Sans cérémonie, sans adieux publics, elle quitta son clan et les observatoires de son enfance. Elle suivit les routes du monde, en quête de lieux où le voile entre les réalités semblait plus fin, là où les réponses pouvaient exister — ou du moins, où les questions pouvaient changer.
Son voyage fut long, chaotique, souvent solitaire. Elle échangea ses connaissances contre des repas, sa magie contre la protection de caravanes, ses visions contre des fragments d’informations volés à des érudits, des charlatans et des prophètes de passage.
Et finalement, ses pas la menèrent jusqu’à Absalom, la Cité au Centre du Monde.

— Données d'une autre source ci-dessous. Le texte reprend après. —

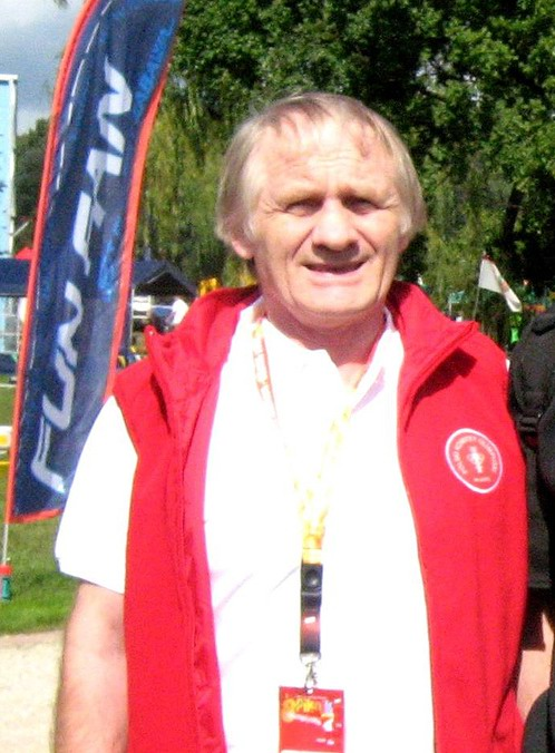 Józef Lipień (ur. 6 lutego 1949), polski zapaśnik

Immense, bruyante, infinie dans sa diversité, Absalom n’avait rien des sanctuaires silencieux de son enfance. Mais justement, c’était cela qui la rendait précieuse : ici, tout existait. Les dieux, les démons, les secrets, les menteurs, les savants… et peut-être, quelque part dans cette foule sans fin, les réponses qu’elle cherchait.
Cependant, la réalité s’imposa vite : elle était étrangère, sans ressources, sans contacts, et ses connaissances célestes ne suffisaient pas à payer un toit.

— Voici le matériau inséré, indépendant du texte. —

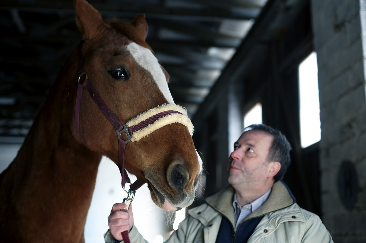 Szene aus einem Workshop mit dem Co-Trainer Pferd

À court d’argent et d’options, Astrandielle fit un choix pragmatique : elle s’engagea dans une guilde de mercenaires.
Ce n’était pas un abandon de sa quête, mais une nouvelle voie. Car les contrats la mèneraient partout où Absalom tendait ses fils : ruines oubliées, cultes étranges, artefacts interdits, explorations dangereuses. Et chaque mission pouvait devenir une opportunité — de rencontrer des esprits singuliers, de croiser des érudits cachés, ou de découvrir des fragments d’un savoir lié à ses pouvoirs.
Elle ne cherchait pas la gloire. Ni même la fortune. Seulement des réponses.
Et dans les nuits d’Absalom, lorsqu’elle lève les yeux vers un ciel masqué par les tours et les lumières de la ville, une certitude silencieuse l’accompagne : si quelque chose, là-haut, l’a remarquée autrefois… alors tôt ou tard, elle remarquera à son tour ce qui l’a touchée.